横浜市内のホテルでソフトバンクと仮契約を結んだ桐蔭横浜大・吉田賢吾【写真:宮脇広久】
横浜市内のホテルでソフトバンクと仮契約を結んだ桐蔭横浜大・吉田賢吾【写真:宮脇広久】

大学通算打率.393「4割を切ったのは不満」とスカウト

 ソフトバンクからドラフト6位指名された桐蔭横浜大・吉田賢吾捕手が16日、横浜市内のホテルで仮契約を結んだ。契約金4000万円、年俸800万円(金額は推定)。大学通算打率.393(211打数83安打)、14本塁打の打撃が最大の魅力だ。「(球団側から)打てるキャッチャーになってほしいと言っていただきました。将来的には、3割30本塁打100打点を打てるような捕手になることが目標です」と輝かしい未来像を掲げた。

 大学生活最後の神奈川大学野球秋季リーグでも、打率.366(41打数15安打)、3本塁打。
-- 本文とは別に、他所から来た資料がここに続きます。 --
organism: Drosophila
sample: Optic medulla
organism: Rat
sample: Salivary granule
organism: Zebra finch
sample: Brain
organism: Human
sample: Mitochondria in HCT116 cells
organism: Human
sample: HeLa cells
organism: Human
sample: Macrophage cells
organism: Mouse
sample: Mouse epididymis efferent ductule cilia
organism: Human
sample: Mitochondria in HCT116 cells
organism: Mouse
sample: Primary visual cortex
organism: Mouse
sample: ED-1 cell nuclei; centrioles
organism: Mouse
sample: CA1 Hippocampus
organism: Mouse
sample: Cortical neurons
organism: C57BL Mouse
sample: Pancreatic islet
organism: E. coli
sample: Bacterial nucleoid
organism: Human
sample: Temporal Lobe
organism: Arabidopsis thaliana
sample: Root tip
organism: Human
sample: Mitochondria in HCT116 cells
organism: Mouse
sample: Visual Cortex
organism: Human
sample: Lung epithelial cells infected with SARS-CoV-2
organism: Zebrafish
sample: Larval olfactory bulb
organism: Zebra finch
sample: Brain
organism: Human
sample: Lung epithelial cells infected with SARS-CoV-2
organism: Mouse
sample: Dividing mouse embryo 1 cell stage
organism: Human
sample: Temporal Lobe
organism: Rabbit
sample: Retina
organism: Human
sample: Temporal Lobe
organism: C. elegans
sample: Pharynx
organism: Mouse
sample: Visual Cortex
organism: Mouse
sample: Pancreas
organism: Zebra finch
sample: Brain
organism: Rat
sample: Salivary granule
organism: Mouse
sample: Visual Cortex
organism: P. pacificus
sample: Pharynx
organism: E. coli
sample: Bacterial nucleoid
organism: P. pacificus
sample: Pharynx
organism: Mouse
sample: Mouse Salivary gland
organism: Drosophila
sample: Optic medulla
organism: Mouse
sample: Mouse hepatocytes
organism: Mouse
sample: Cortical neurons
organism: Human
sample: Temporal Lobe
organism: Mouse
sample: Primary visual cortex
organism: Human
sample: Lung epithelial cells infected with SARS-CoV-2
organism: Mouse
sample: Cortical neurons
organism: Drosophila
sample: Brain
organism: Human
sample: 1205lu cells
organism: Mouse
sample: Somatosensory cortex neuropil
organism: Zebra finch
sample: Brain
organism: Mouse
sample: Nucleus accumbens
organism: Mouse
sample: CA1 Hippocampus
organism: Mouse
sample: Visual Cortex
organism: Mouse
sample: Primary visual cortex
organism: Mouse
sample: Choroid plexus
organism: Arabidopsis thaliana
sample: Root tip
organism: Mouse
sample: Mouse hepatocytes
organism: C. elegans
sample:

リーグ最多の15打点を挙げてチームを優勝に導き、MVPを獲得した。それでも松本輝アマスカウトが「彼の力からすれば、(通算打率が)4割を切ったのは不満」と苦笑するほど、右打ちのスラッガーとして技術力が高い。ソフトバンクのスカウト陣が携帯用の弾道測定器で、今年の主だったドラフト候補生の打撃を計測したところ、吉田はミート率でトップ。スイングスピード、打球速度でもトップ級の数字を叩き出したそうだ。

 福山龍太郎アマスカウトチーフは「打撃が柔らかくて、変化球や緩急にも対応できる。ボールのとらえ方が上手。癖がなく、広角に打ち返せる。これほどの選手はなかなかいません。内川(聖一内野手=今季限りで引退)、中村(晃外野手)に似たタイプだと思います」と球界屈指の好打者2人になぞらえる。「試合に常時出られるようになれば、30本塁打はわからないけれど、3割はいけるのではないか」とも言う。
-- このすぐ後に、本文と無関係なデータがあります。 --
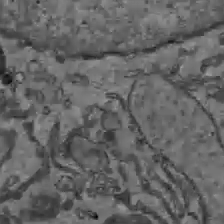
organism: C57BL Mouse
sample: Liver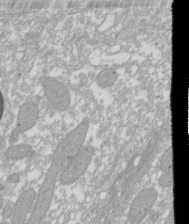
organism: Xenopus
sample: Cilia; centrioles in frog embryo cells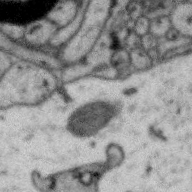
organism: Zebra finch
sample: Brain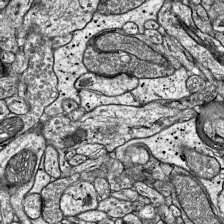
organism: Mouse
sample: Visual Cortex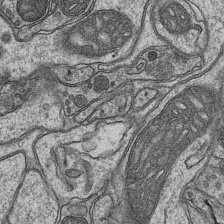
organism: Mouse
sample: CA1 Hippocampus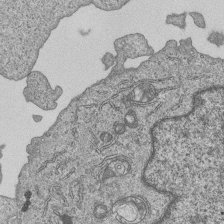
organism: Human
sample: MDA-MB-231 cells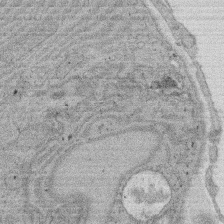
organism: Rat
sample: Salivary granule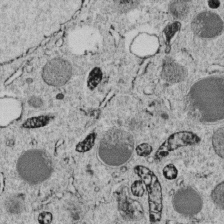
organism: C. elegans
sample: C. elegans embryo early stage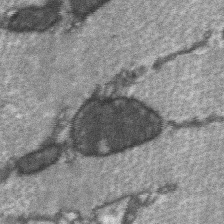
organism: C57BL Mouse
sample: Soleus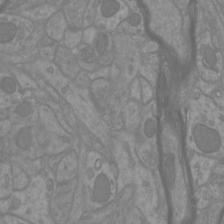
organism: Mouse
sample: Cortical neurons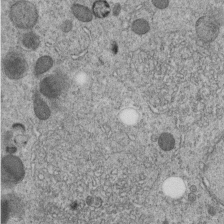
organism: C. elegans
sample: C. elegans embryo early stage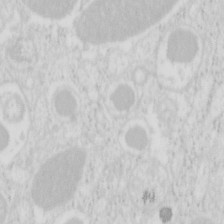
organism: Mouse
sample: Pancreas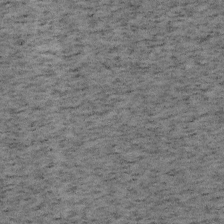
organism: Mouse
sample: OT-I killer T cells with ID8 ovarian cancer cells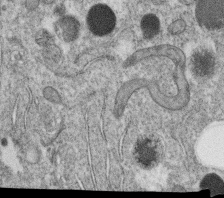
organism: C. elegans
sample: C. elegans oocyte; sperm cells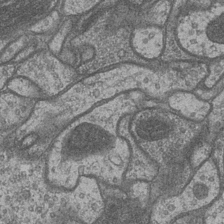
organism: Drosophila
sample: Optic medulla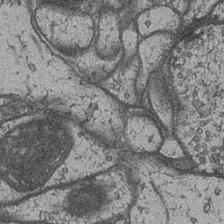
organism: Drosophila
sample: Optic medulla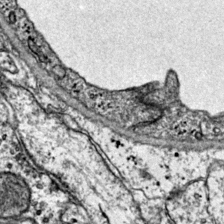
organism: Mouse
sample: Primary visual cortex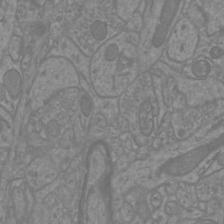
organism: Mouse
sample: Cortical neurons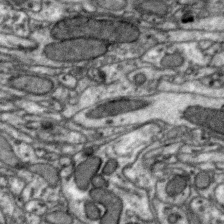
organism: Zebra finch
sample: Brain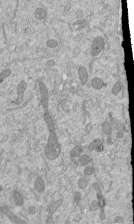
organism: Mouse
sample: ED-1 cell nuclei; centrioles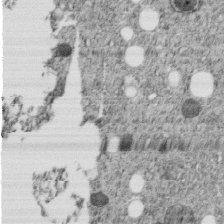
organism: C. elegans
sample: C. elegans embryo early stage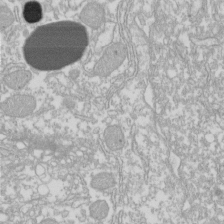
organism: Xenopus
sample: Cilia; centrioles in frog embryo cells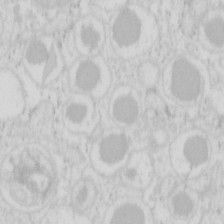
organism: Mouse
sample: Pancreas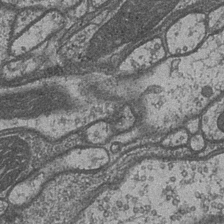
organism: Drosophila
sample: Optic medulla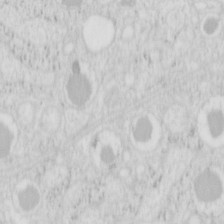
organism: Mouse
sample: Pancreas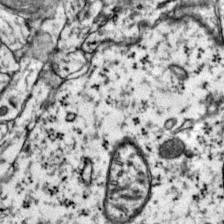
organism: Mouse
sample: Primary visual cortex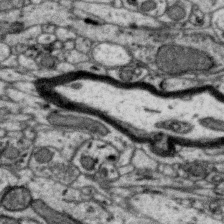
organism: Zebra finch
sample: Brain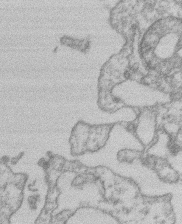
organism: Mouse
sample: T cell stromal cell synapse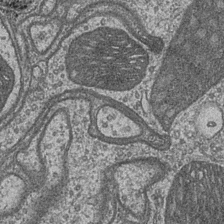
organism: Drosophila
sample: Optic medulla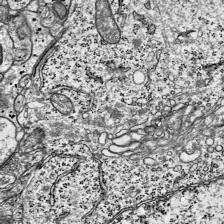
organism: Mouse
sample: Visual Cortex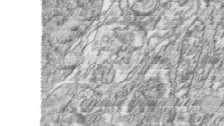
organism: Zebrafish
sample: synaptic ribbons in rod cells and cone cells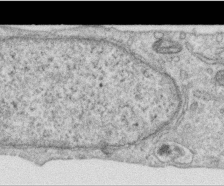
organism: Human
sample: Centriole in RPE cells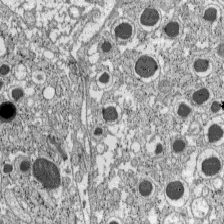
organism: C57BL Mouse
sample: Pancreatic islet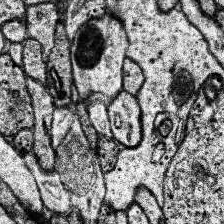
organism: Human
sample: Temporal Lobe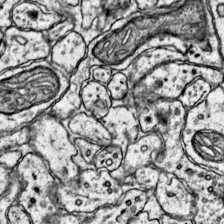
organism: Mouse
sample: Primary visual cortex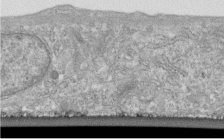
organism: Human
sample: Centriole in fibroblast cells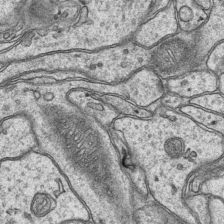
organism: Mouse
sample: CA1 Hippocampus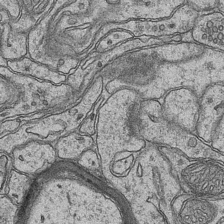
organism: Mouse
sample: CA1 Hippocampus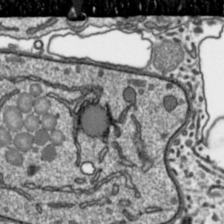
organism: Toxoplasma gondii
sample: Parasites in a vacuole inside a host cell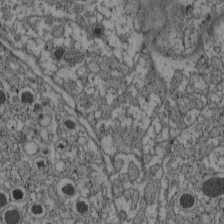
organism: C57BL Mouse
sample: Pancreatic islet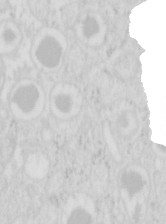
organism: Mouse
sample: Pancreas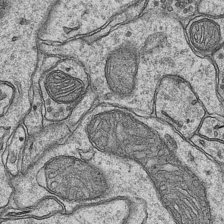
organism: Mouse
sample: CA1 Hippocampus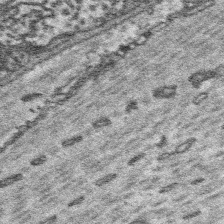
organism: Platynereis dumerilii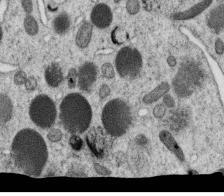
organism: C. elegans
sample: C. elegans oocyte; sperm cells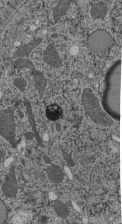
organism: C. elegans
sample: C. elegans pharynx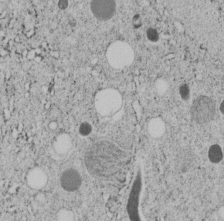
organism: C. elegans
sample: C. elegans embryo early stage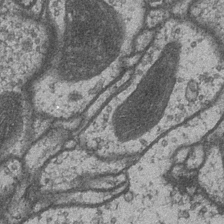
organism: Drosophila
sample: Optic medulla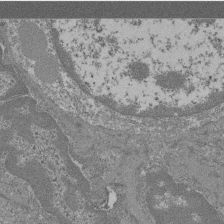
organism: Mouse
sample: Glomerulus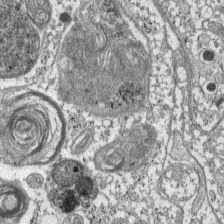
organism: C57BL Mouse
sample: Pancreatic islet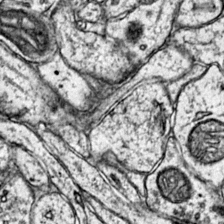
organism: Mouse
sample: Primary visual cortex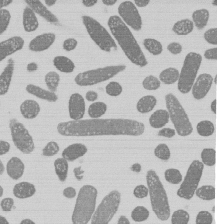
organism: E. coli
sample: Bacterial nucleoid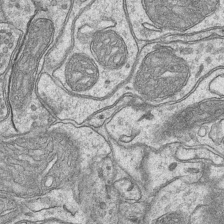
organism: Mouse
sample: CA1 Hippocampus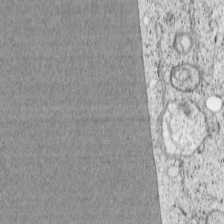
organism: African green monkey
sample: COS-7 cells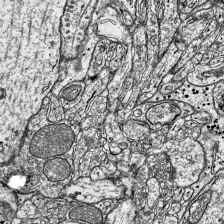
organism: Mouse
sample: Visual Cortex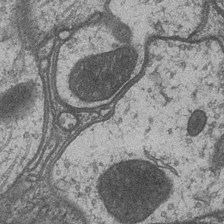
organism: Drosophila
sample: Optic medulla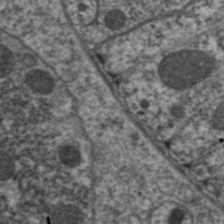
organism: C. elegans
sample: Pharynx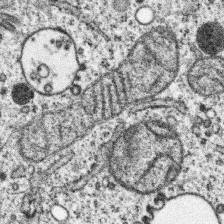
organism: Human
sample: HeLa cells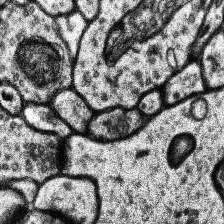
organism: Human
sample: Temporal Lobe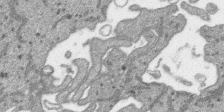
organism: Human
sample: Lung epithelial cells infected with SARS-CoV-2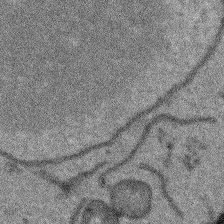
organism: Arabidopsis thaliana
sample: Root tip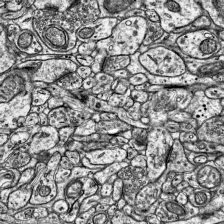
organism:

 一方、捕手としても二塁送球のタイムが平均1.9秒を切る強肩だが、本人は「守備面が課題であることは明確」と自覚。福山チーフも「守備ではスローイングなど、レベルアップを図ってもらいたいところがある」と明かす。

 ソフトバンクには、今季も6年連続6度目のゴールデン・グラブ賞に輝いた30歳の甲斐拓也捕手が正捕手として君臨。今季143試合中、甲斐が125試合に先発し、大卒3年目の海野隆司捕手が11試合、高卒4年目で吉田と同い年の渡邉陸捕手が7試合で続いた。FAでの補強の可能性も捨てきれず、ポジション争いは過酷。そうでなければ、もっと上の順位で吉田を指名していたかもしれない。今年のドラフト(育成を除く)で指名された捕手はわずか5人で、吉田以外の4人は高校生だった。
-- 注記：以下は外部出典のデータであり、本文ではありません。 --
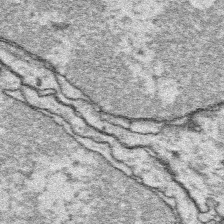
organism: Platynereis dumerilii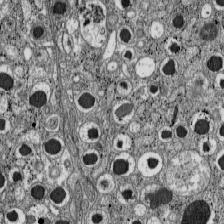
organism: C57BL Mouse
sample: Pancreatic islet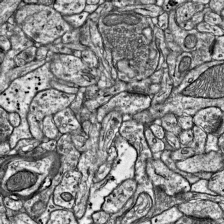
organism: Mouse
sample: Visual Cortex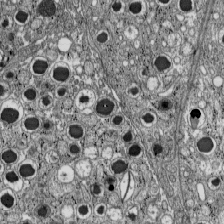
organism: C57BL Mouse
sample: Pancreatic islet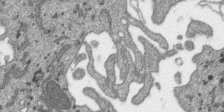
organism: Human
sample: Lung epithelial cells infected with SARS-CoV-2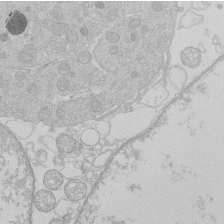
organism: Human
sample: Macrophage cells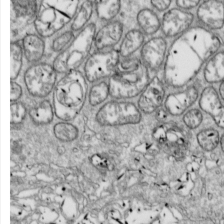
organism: Drosophila
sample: Cell division; meiosis; drosophila spermatocytes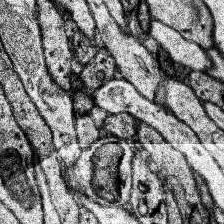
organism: Human
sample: Temporal Lobe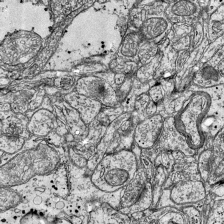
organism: Mouse
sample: Visual Cortex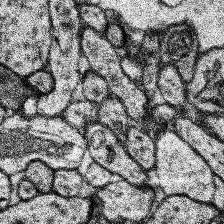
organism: Human
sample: Temporal Lobe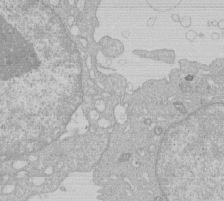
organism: Human
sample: Macrophage cells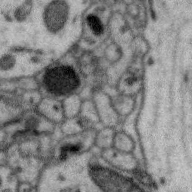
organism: Zebra finch
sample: Brain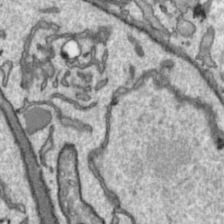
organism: Toxoplasma gondii
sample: Parasites in a vacuole inside a host cell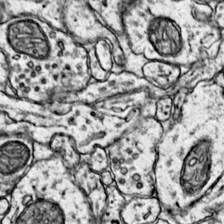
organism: Mouse
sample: Primary visual cortex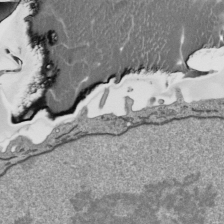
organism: Human
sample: Mitochondria in HCT116 cells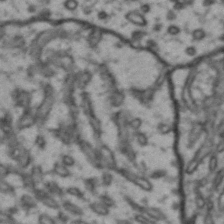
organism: Drosophila
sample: Brain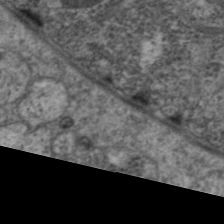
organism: C. elegans
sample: Pharynx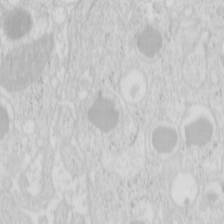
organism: Mouse
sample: Pancreas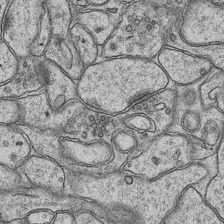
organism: Mouse
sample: CA1 Hippocampus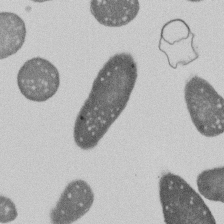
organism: E. coli
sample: Bacterial nucleoid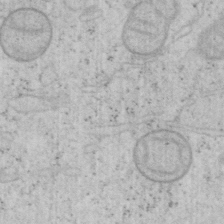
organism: Human
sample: HeLa cells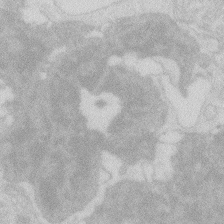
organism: Zebrafish
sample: Macrophage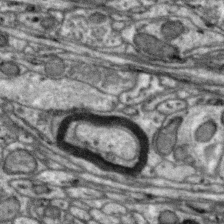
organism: Zebra finch
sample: Brain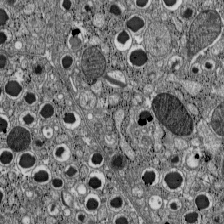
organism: C57BL Mouse
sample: Pancreatic islet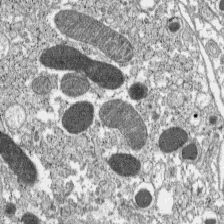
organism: C57BL Mouse
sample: Pancreatic islet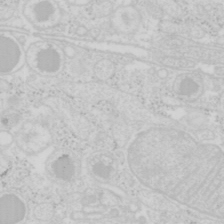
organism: Mouse
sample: Pancreas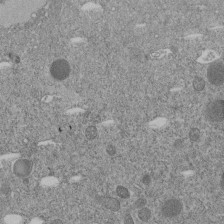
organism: C. elegans
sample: C. elegans embryo early stage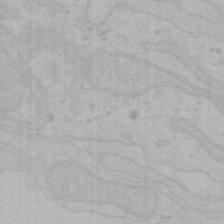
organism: Mouse
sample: Choroid plexus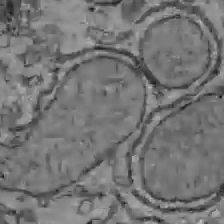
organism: C57BL Mouse
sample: Liver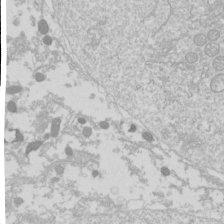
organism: Drosophila
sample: Cell division; meiosis; drosophila spermatocytes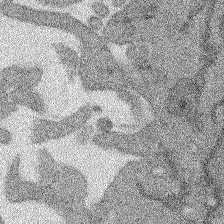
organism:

「まさか6巡目まで残っているとは予想していなかった」と福山チーフ。それでも「(甲斐)拓也は基本的に守備型。(FA宣言したDeNAの)嶺井も経験値が高い。しかし、若くて打てる打者は貴重です。いい勝負になると思うし、打撃を生かした形で(代打などで)スタートできるのではないか。将来、常勝球団をつくるためにも、(守備優先と言われる)キャッチャー、セカンド、ショートに打てる選手が不可欠」と指摘する。

 吉田自身も「お手本になる選手が目の前にいる。しっかり見て、しっかり聞いて勉強して、いずれ、そういう選手に隙があれば自分が奪う――。選手としてはそういう気持ちがなければいけないと思います。しっかり準備をして臨みたい」と臆するところはない。意気軒昂である。